(前回より続き)
ITバブルの影響で会社は急成長。しかし、大手IT企業の倒産のあおりを受け経営危機に。果たして梨木は、大きな失敗から何を学んだのでしょうか
マイナスの出来事もプラスにして受け止める
ーー会社を作るときには、会社が大事にするバリュー(価値観)も一緒に作ると思います。梨木さんも会社を作ったとき、バリューやミッションを決めたのでしょうか?
梨木:自分が大切にしている価値観をバリューにしました。今のサイバーウェーブでは「誠実・プロフェッショナル・チャレンジ・普遍的価値」をバリューとしていますが、会社を立ち上げた当時は「アクティブ・ポジティブ・コミュニケーション」でした。
ーー今とは違うのですね。
梨木:昔の方が抽象的でした。もっと具体的にしたいと思って今のバリューに表現を変えました。大切にしている価値観そのものは変わっていません。
ーーそれぞれの内容について教えていただけませんか?
梨木:「アクティブ」は、自分の思いに素直になることです。思うこと・言うこと・やることの3つを一致させることです。

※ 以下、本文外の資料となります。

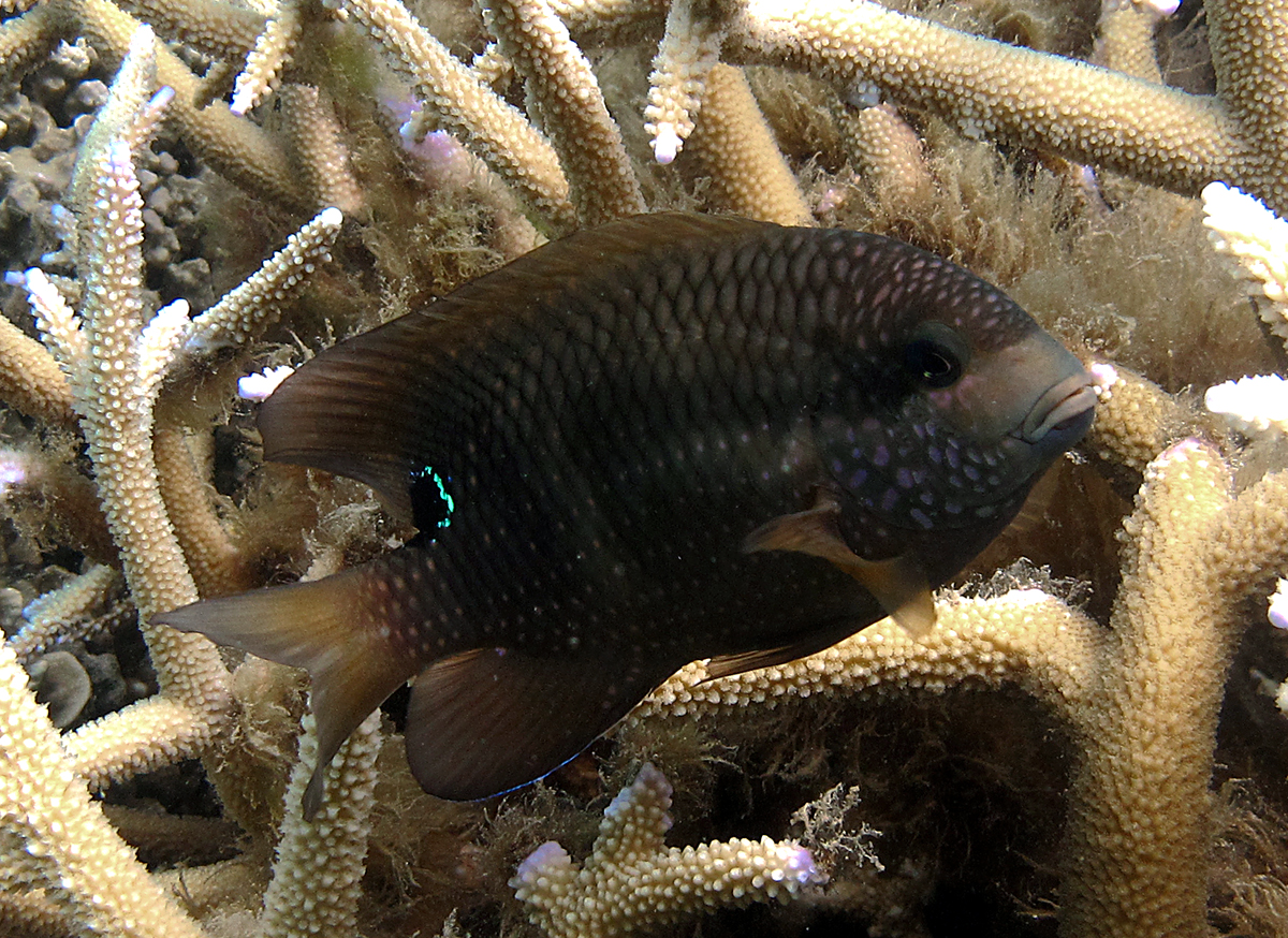 Un poisson fermier (Stegastes punctatus) à la Réunion.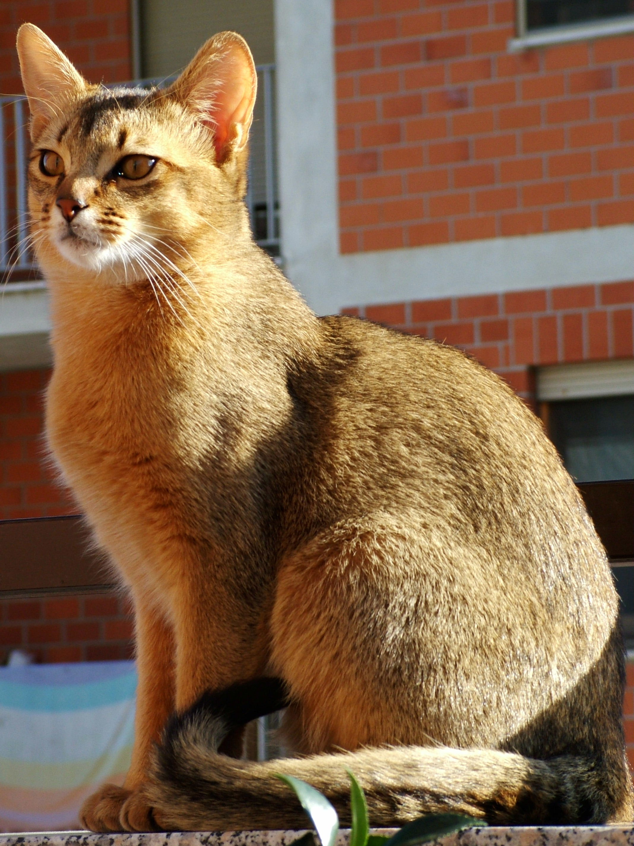 TirnanOg's Artù, abissino lepre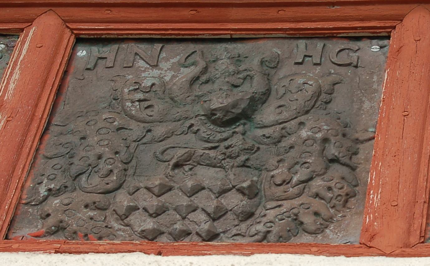 Heraldikk Austråttborgen - Gyldenløve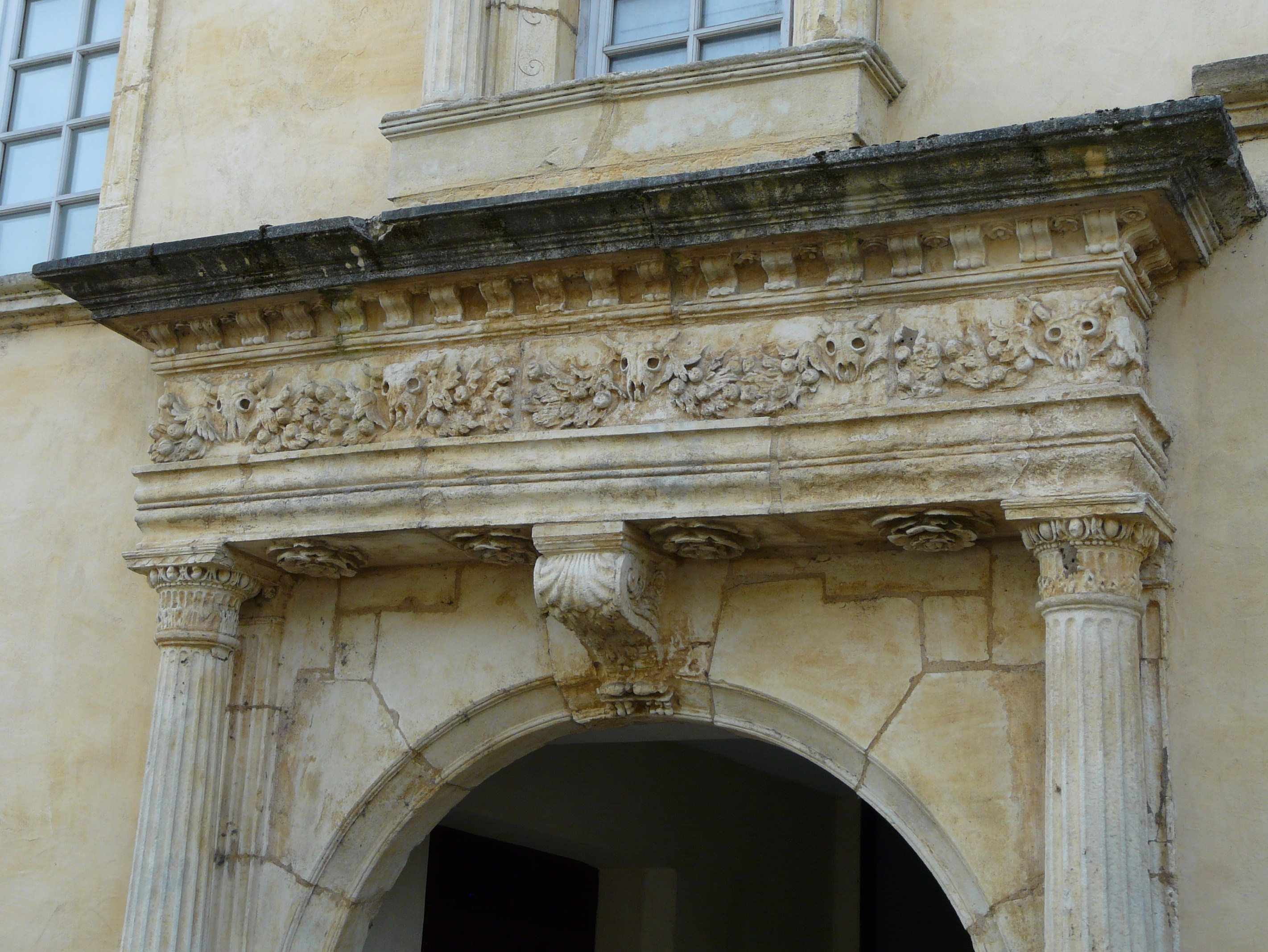 Sculptures de bucranes et de feuillages, linteau de la porte du bâtiment de l'institution Sévigné, côté boulevard Rodolphe-de-Turenne, Beaulieu-sur-Dordogne, Corrèze, France.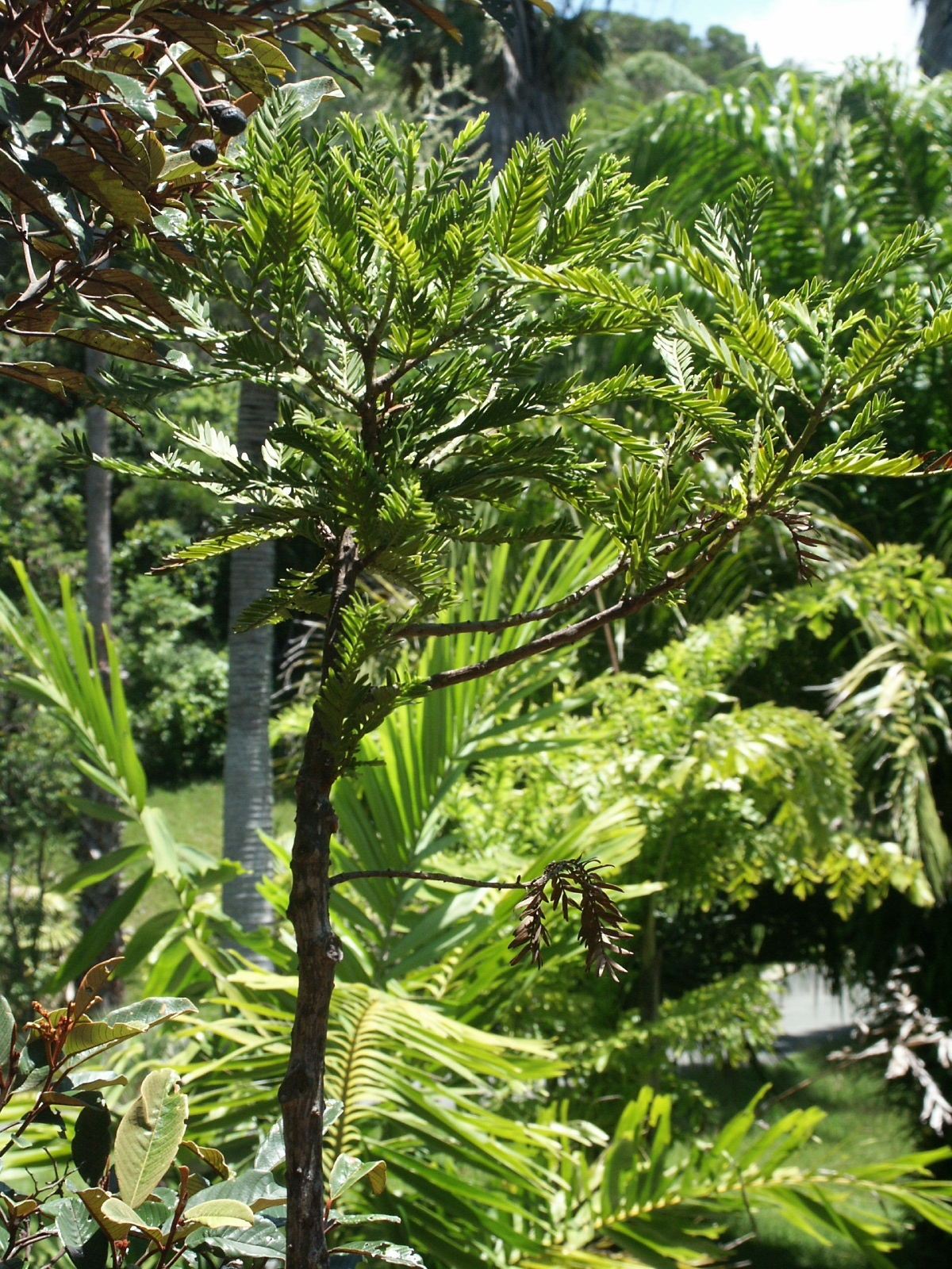 Retrophyllum comptonii (jeune). Parc forestier de Nouméa - Nouvelle-Calédonie

「ポジティブ」は、全てを積極的に受け入れることです。前回お話しした「波」を思い出してください。波を立てたら向かいの壁にぶつかって、自分のもとへ返ってきます。「アクティブ」を実践すると相手から反応が返ってくるのですが、反応がプラスになるかマイナスになるかは分かりません。
ポジティブな反応を受け入れるのは簡単ですが、マイナスな反応を受け入れるのは難しいです。マイナスな反応をそのままにしておくと、心の底に負の感情がたまっていきます。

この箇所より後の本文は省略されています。